The appellants’ case is that the recommendations made by the AVS Committee were accepted by the Government and 1484 additional vacancies in the rank of Colonel were sanctioned with a view to lowering the age of Commanding Officers in combat and combat support arms resulting in an increased upward mobility of the Officers Cadre. The additional vacancies were to be released in two phases spread over a period of four years from 2004 to 2008.
It is common ground that in the first phase, the Government released 750 vacancies, out of the newly created 1484 vacancies, in the rank of Colonel by an order dated 21st December, 2004. These vacancies were sanctioned by upgradation of appointments in the rank of Lt. Colonel to Colonel in a phased manner spread over a period of two years i.e. 2004-2005 and were distributed amongst Arms, Arms Support and Services on a pro-rata basis. The result was that not only did the additional vacancies become available to Arms and Arms Support but the same were allocated even to those serving in Services like ASC, AOC and EME. Thus far, there was no difficulty as officers serving in Arms, Arms Support and Services in different Corps of the Army were all equally benefitted by the fresh creation. The problem started with the release of another 734 vacancies in the second phase by an order dated 3rd November, 2008. These additional vacancies were sanctioned by effecting upgradation in a phased manner spread over a period of five years and were directed to be allocated on what is described as “Command Exit Model” which the Government of India claimed was in consonance with the functional and operational requirements of the Army.
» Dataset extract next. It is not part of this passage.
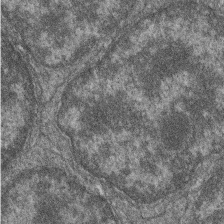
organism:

Aggrieved by the denial of pro-rata share in the 2nd tranche of the additional vacancies released by the Government, officers like the respondents who are serving in the Arms Support and Service Corps of the Army, filed Original Applications No. 430 of 2012, 77 of 2014 and 147 of 2015 before the Armed Forces Tribunal, Principal Bench, New Delhi to challenge the Government’s policy dated 29th January, 2009 on the ground that the same was discriminatory, arbitrary and violative of fundamental rights guaranteed to them. They prayed for quashing of the policy besides a direction to the Government of India to allocate vacancies in the rank of Colonel to each Corps on pro rata basis and convene Special Boards for promotion of the eligible Officers to such posts. The respondents also prayed for a direction to the Union of India to grant to them ’Ante-Date’ seniority and arrears of pay and allowances from the date an officer immediately junior to the said respondents in the rank of Lt. Colonel serving in Arms and Arms Support Units was granted his promotion.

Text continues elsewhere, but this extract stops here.